An optical measured variable of process automation is, for example, the turbidity of a medium. In the following, the posed problem will be explained without limitation based on this measured variable.
Optical turbidity determination rests on scattered light measurement from undissolved particles suspended in the medium to be measured. In the case of use of turbidity sensors in containments, thus, for example, in pipelines or flow-through cells, wall effects lead to corruption of measured values. The light reflected or scattered on the inner surface of the pipe wall is detected by the sensor and incorrectly interpreted as a turbidity signal. A technique for minimizing these wall effects in pipelines involves an optimized sensor design (see, for example, the as yet unpublished application German DE 10 2013 103 735).
In order to minimize the undesired scattering on the tube, or pipe, wall, black, non-reflecting surfaces or larger dimensions of the pipeline can be used.

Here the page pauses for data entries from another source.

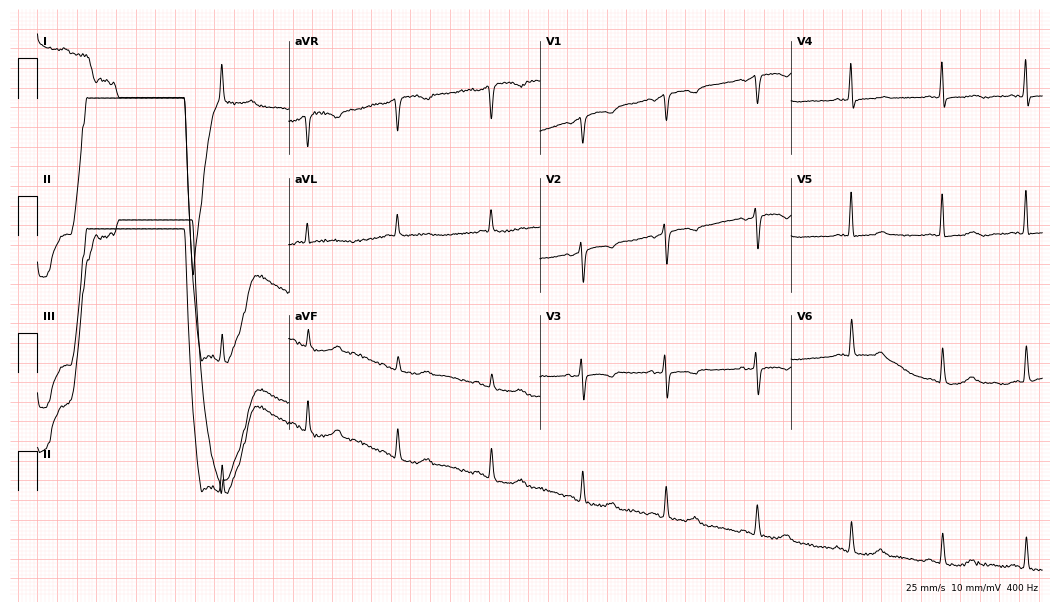
Electrocardiogram (10.2-second recording at 400 Hz), a 63-year-old female. Of the six screened findings (first-degree AV block, right bundle branch block, left bundle branch block, sinus bradycardia, atrial fibrillation, sinus tachycardia), none is recorded.
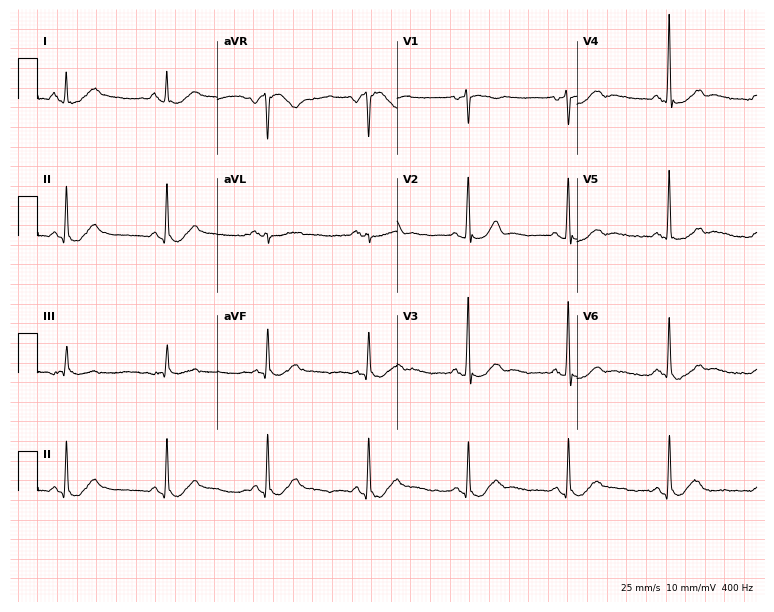
Standard 12-lead ECG recorded from a 77-year-old man (7.3-second recording at 400 Hz). Read as a normal ECG.
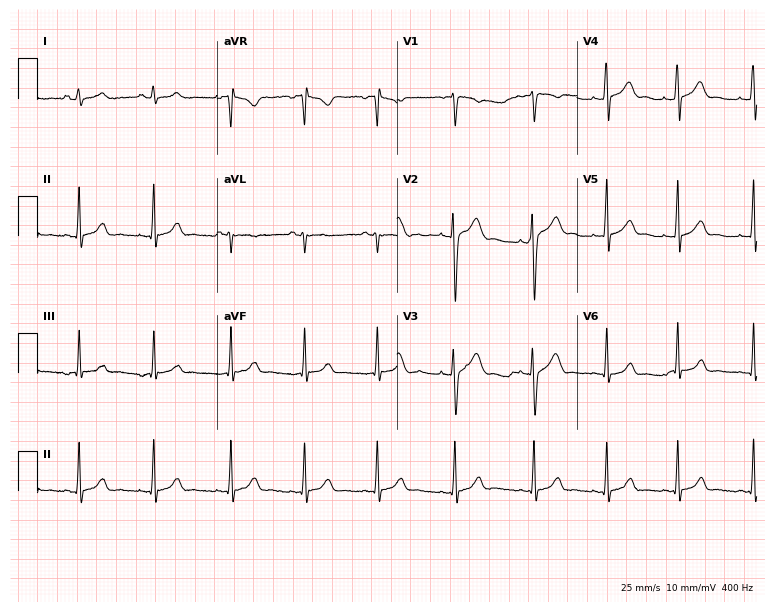
Standard 12-lead ECG recorded from a female patient, 20 years old. Read as a normal ECG.

This is, however, due to cost- or space reasons, not always possible. Also, frequently, a certain material must be used, for instance, for hygienic applications.
Even with the above mentioned improvements, one cannot, as a rule, completely remove the influence of wall effects on the measured value, above all, in the case of small tube diameters, respectively small wall separations and/or reflecting materials.
Since the influence of the wall effects changes with the turbidity value (wall effects have, as a rule, a greater influence in the case of lesser cloudings; wall effects have, as a rule, lesser influence in the case of greater cloudings), it is for the user very difficult and very complex to eliminate these effects by means of calibration. The user would have to perform comparative measurements at a number of turbidity values, and these are often error susceptible, time intensive and expensive, or bring about a state, which, as a rule, cannot be synthetically generated. Thus, in real systems, turbidity values cannot be varied as much as desired.